A numeric example with dectab = 0123456789012345 (meaning that decimal number are untouched while abcdef are mapped to 012345) and offset = 14519 follows:

tPIN = 16399    # obtained as decryption under K of the encrypted PIN received

z1 = 0c88028bf3aa6a6a14      # the encryption of account number
z2 = 0c880                   # the first 5 digits
z3 = 02880                   # c is decimalized into 2
uPIN = 02880 + 14519 = 16399 # the offset is added

The answer is YES since the two PINs match.

Even if this computation is performed inside a sophisticated hardware, an attack is still possible that allows to recover all the PIN digits.

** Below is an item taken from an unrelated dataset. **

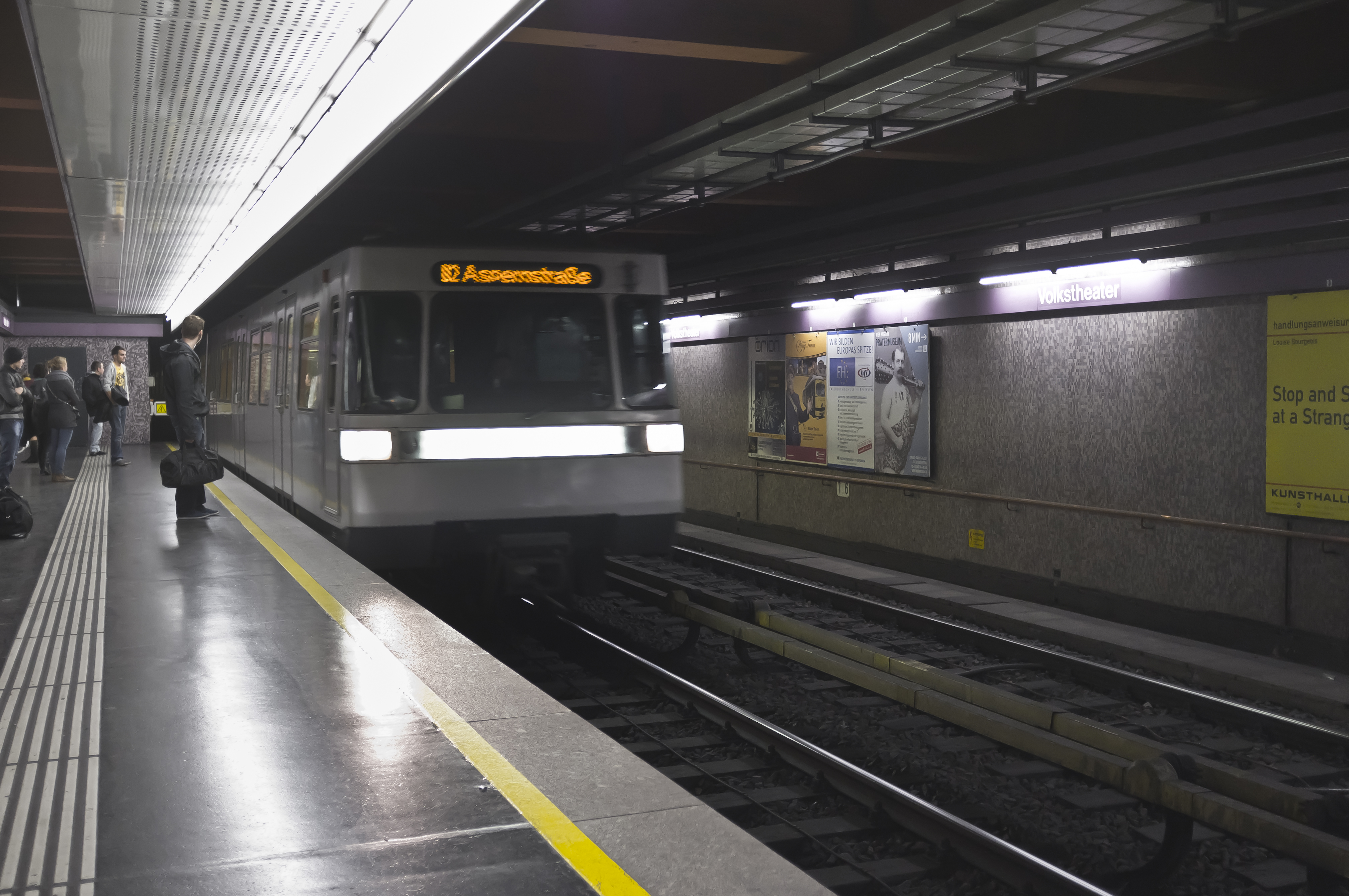 Vienna, AT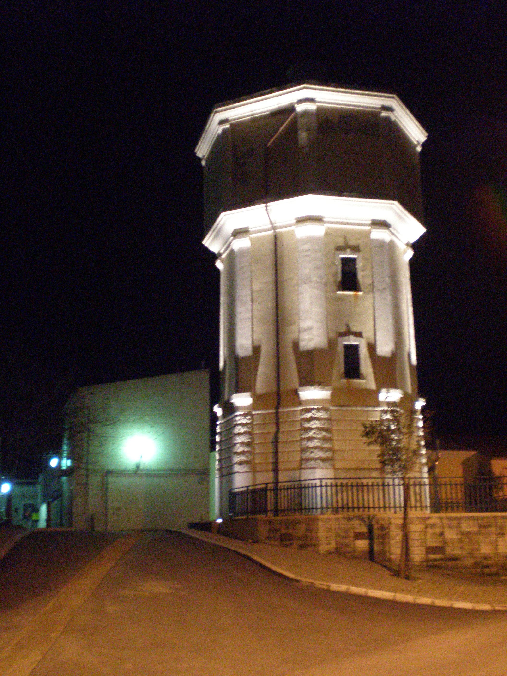 Castelluccio dei Sauri, Serbatoio Acquedotto Pugliese

We assume to have intercepted data that gets a YES answer. So we know that PIN_Verify(EPB, account, dectab, offset) returns YES. The attacker modifies the dectab by, e.g., changing all the 0’s into 1 and queries again the HSM. We have two cases:

  1. YES. Since the change in the dectab has not subverted the answer we know that digit 0 does not appear in z3
  2. NO. The digit 0 appeared in z3 and has been decimalized into 1, making the check fail.

In our particular example, if we pick dectab’ = 1123456789112345 we in fact obtain

z1 = 0c88028bf3aa6a6a14     
z2 = 0c880                   
z3 = 12881                   # here 0's become 1's !
uPIN = 12881 + 14519 = 26390 # the offset is added

The answer is NO. We know that z3 contained at least one 0 digit. The trick to recover the position of the 0’s is to subtract 1, in turn, from any of the offset digits until we get again a YES answer. For our particular example this happens when we subtract 1 by from the first and last digit, i.e., offset’ = 04518:

z1 = 0c88028bf3aa6a6a14     
z2 = 0c880                   
z3 = 12881                   # here 0's become 1's !
uPIN = 12881 + 04518 = 16399 # the offset' is added

The answer is again YES. We discover that exactly two 0’s appeared in z3 in the first and last positions. Now it is easy to compute the final PIN digits as 0+1 = 1 and 0+9 = 9, since 1 and 9 are the first an last offset digits, respectively. The attack can be optimized and iterated until the whole PIN is recovered, which takes less than 20 API calls. See the Mastermind and PIN cracking web page for more information and references.

One time passwords

The main problem with passwords, PINs and biometrics (even if we have not treated them) is that it is enough for the attacker to intercept/guess them once to re-authenticate as many time he wants. This risk is concrete as we need to show the secret in order to prove our identity. For this reason this kind of identification is not suited for remote usage. For example, when telnet was the standard protocol for remote logins, all the passwords were sent in the clear and were easily interceptable.

A way to mitigate the problem is to use one-time passwords, i.e., password used only once. It is very common, nowadays, to have OTP PIN generator devices for bank transactions, such as the recently questioned RSA SecurID.

The Lamport’s hash-based one-time password scheme

We illustrate a simple and smart way to implement one-time passwords using one-way hash functions. Given a secret s and a one way hash function h we compute ht(s), i.e., h(h(… h(s)… )) t times, and we let the claimant and the verifier share this latter value.

We then use the following list of passwords: ht-1(s), ht-2(s), … h(s), s. Since the verifier knows ht(s), he basically have the hash of the first password ht-1(s). The check is done as usual: the verifier computes the hash of the received password, i.e., h(ht-1(s)), and compares it with the stored hash. If they match identification is successful. In order to enforce the one-time mechanism, after accepting identity the verifier substitutes the stored hash with the password just accepted which is, in fact, the hash of the next password, and so on.

This allows for t identifications with t different passwords. Since h is one-way, intercepting one password does not allow to compute the next password as this would amount to compute a preimage of h.